This whole 'due date' thing is really rather cruel. You go one day from not-yet-due-so-quit-complaining to IT'S YOUR DUE DATE to only one day later over-due-and-lets-start-considering-induction.
Ohhh it's so not good for the psyche.
It would be so much better if we could just talk in terms of 'due months'. That's sort of how I've been looking at it anyway. From 37 weeks, I considered myself full term and would stay full term until 42 weeks. That's a 5 week window in which to have a baby. That feels so much more doable. But now that I'm about to cross over the medical fine line of over-due, I'm starting to feel a bit stressed. Sure I have two weeks left in which I could go into labour, but the weeks pass so fast and what if...?
Scott will want to knock me over the head for not being 'positive' again, but I'm starting to get anxious. This is my last baby. It is my third and last chance to have a homebirth. My two other births could not be at home for differing reasons, but there is no reason this time that my birth can't be at home. Unless this body of mine just can't get with the program. It's got two weeks left to get this thing figured out. Sure, most people DO go over 40 weeks. And there is probably some study to be done out there about some women needing slightly longer to gestate than others. After all, we are all individuals, and the one-size-fits-all medical model just doesn't work for every individual. But still...
If you've been keeping up with me during this, you'll know I've been experiencing prodromal labour for weeks. Well this week, all activity has more or less ceased. I've had the odd contraction here and there but nothing like what I was experiencing. In most ways, this is a huge relief. No more false alarms. A break from constant physical activity and heightened awareness of my body. The hope that when things do start back up, they'll be the real thing. But it also brings with it concern that nothing is going to happen now before I end up facing The Big Decision: Induction or Section? Two weeks and one day from now, and that will be the decision before me.
One of my 'birthing affirmations' from HypnoBirthing says something like 'If the day for your baby goes by, you feel more relaxed, knowing your baby and your body are working together to ensure your baby will come at the right time.' I've been trying and trying to focus in on that one.

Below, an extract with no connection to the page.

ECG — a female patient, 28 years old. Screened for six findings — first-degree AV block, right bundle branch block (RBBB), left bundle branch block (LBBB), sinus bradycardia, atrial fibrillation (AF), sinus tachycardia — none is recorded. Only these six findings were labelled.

I want to believe it. I really want to internalise it. I want to rid myself of all anxiety related to when this baby will be born. It's just that I have too much desire for this one last birth to be done RIGHT, to heal all the buried, subconscious grief of the other two births, and to finish my childbirthing years with perfect harmony, that I'm now reaching a stage of panic in case it doesn't happen.
I don't want to be negative. I don't want to be anxious. I want to be calm, positive, cheerful, patient and confident. I want to trust God. I want to trust my body.
I want to go back to bed for an hour and start this morning over again. Preferably with an intense contraction, but I'd settle for just a positive mental attitude.